Beaver Works Synethic Aperture Radar
Over the summer of 2024 I coded a radar and detected landmines at MIT
Range-Time Intensity Plots
Over the summer of 2024, I had the opportunity to learn about and work with radars at MIT. The radar was a small ultra-wideband radar called the PulsON P440, and we communicated with it via Python scripts from a Raspberry Pi.
Figure 1-1. PulsON P440 with two log-periodic antennae
The project consisted of a few phases, the first of which was writing the python program to interact with the PulsON 440. The data gained from the radar was then plotted on a range-time intensity plot, with range on the x-axis and time on the y-axis.
Figure 1-2. Range-time intensity plot dipicting an an object that starts 60m away and moves to 50m over 3 seconds
Figure 1-3. Range-time intensity plot showing an object oscillating between 10m and 4m with a period of 3.5 seconds
We noticed it could be difficult to make out small objects or objects at far distances due to the radar's limited power, so we also created delta range-time intensity plots, which subtract two adjacent pulses to find the differences between them. Along with making motion easier to see, these plots had the added benefit of reducing the large initial pulse detected by the receiving antenna as the radar is transmitting.
Figure 1-4. Range-time intensity delta plot of Figure 1-2
Figure 1-5. Range-time intensity delta plot of Figure 1-3
Time Domain Backprojection
Once we had developed a method for plotting our radar returns, we focused on creating synthetic aperture radar maps.
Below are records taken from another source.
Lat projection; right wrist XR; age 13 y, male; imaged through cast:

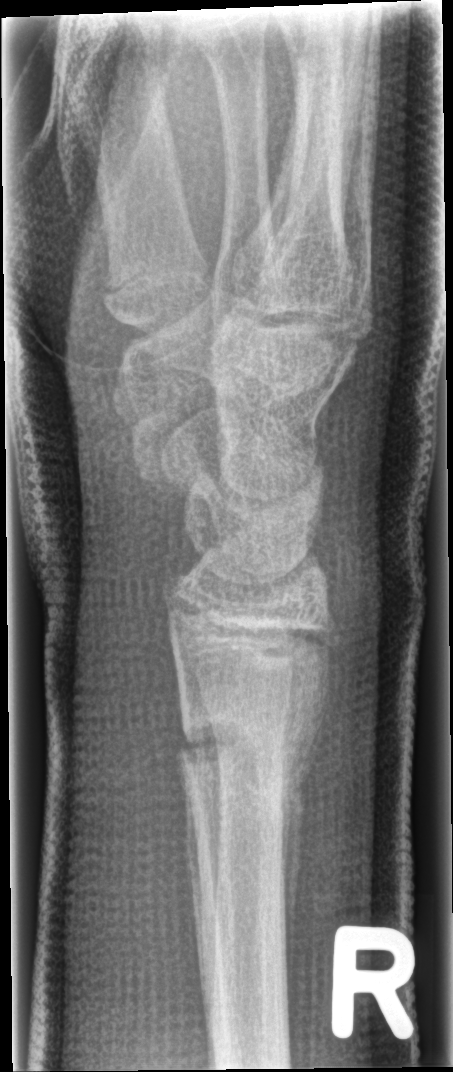 (pixel coordinates, top-left origin, xyxy)
Q: Locate any periosteal reaction.
A: Periosteal new bone identified at [x1=275, y1=706, x2=327, y2=1008], [x1=180, y1=757, x2=205, y2=986]
Q: AO code?
A: AO code 23r-M/3.1; 23u-E/7
Q: Any fracture seen?
A: One bone fracture at [x1=174, y1=708, x2=305, y2=813]
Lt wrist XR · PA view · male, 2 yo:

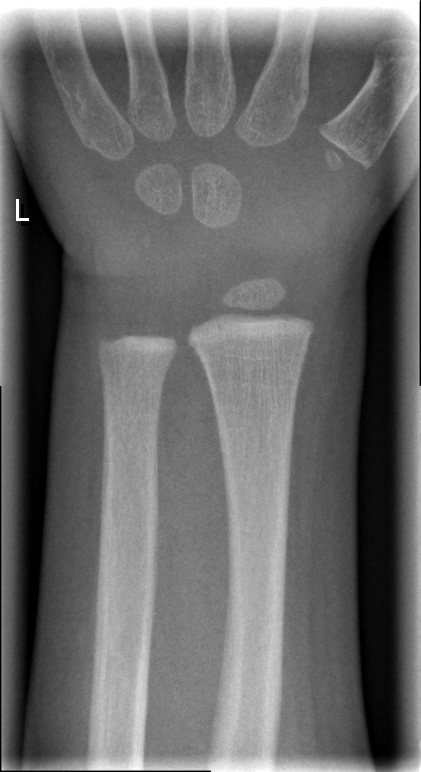

Fracture = none labeled
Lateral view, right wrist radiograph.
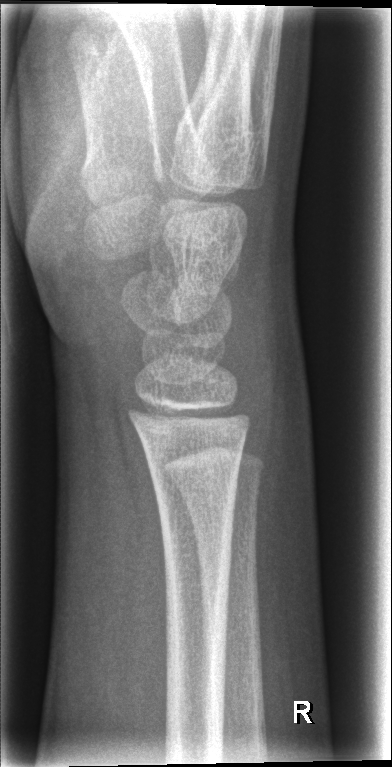
No fracture labeled.
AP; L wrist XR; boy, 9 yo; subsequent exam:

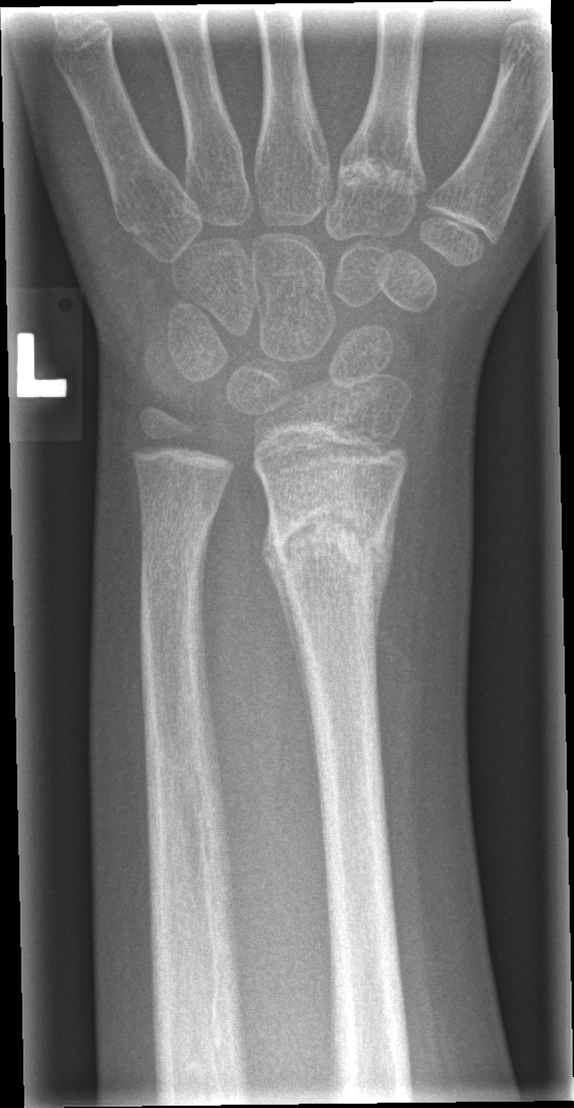
AO/OTA classification: 23r-M/3.1; 23u-M/2.1. Periosteal thickening identified at <261,511>-<317,777> <373,477>-<401,651>. Two bone fractures at <258,497>-<394,596>, <134,490>-<222,587>. Reduced bone mineral density.
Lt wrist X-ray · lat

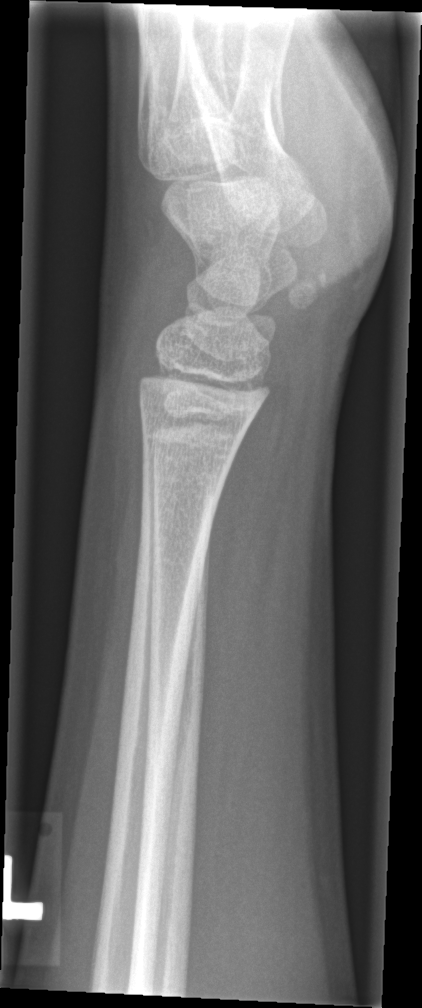 Fx = none labeled

Synthetic aperture radar (SAR) is a technique used to increase resolution by overlaying multiple scans of the same target area. The same effect can be achieved by making your radar aperture far larger, so in some sense you're creating a synthetic aperture by moving the radar. To create our images, we flew the radar on drones in MIT's high bay. We then used a system of infrared tracking cameras to get position data on the drone, and lined it up with our scan. We then combined the motion capture and radar data to form our own maps, generally of aluminum soda cans placed on the floor.
Figure 2-1. PulsON 440 and Raspberry Pi assembly mounted below an F550 drone
Figure 2-2. Arrangement of soda cans in the high bay, with retroflectors as known reference points
The final challenge was to use this technique to discover the pattern of soda cans hidden beneath a tarp on the floor.
Figure 2-3. Initial image generated from the final challenge
Figure 2-4. Enhanced image, showing 24 cans arranged in a large "24"
Landmine Detection
In the last week of the program, we were introduced to one possible application of synthetic aperture radar: using it to detect buried landmines. Representatives from MIT's Lincoln Laboratory presented the topic and explained that they too had been assigned to a similar project.
To see if we could pick up the landmine, we went to one of the sand pits and set the radar up on a cart attached to a zipline. The cart would move across the wire at a constant speed, and had an encoder so we could know its position along the line. We then set up two refelectors, one in each corner of the sand pit, to act as references, and buried the landmine around one foot under the sand.
Figure 3-1. Sand pit and zipline setup
We did end up detecting the landmine. Figure 3-2 is a horizontal cross section of the sand pit, with the surface of the sand at 0m on the y-axis. The two reference reflectors are at 2m and 11m on the x-axis, and the landmine is clearly visible at 7m on the x-axis and about 0.5m under the surface.
Figure 3-2. SAR image of the sand pit
Of the five teams in the program, we were one of two that discovered the soda can pattern, and the only one to successfully detect the landmine.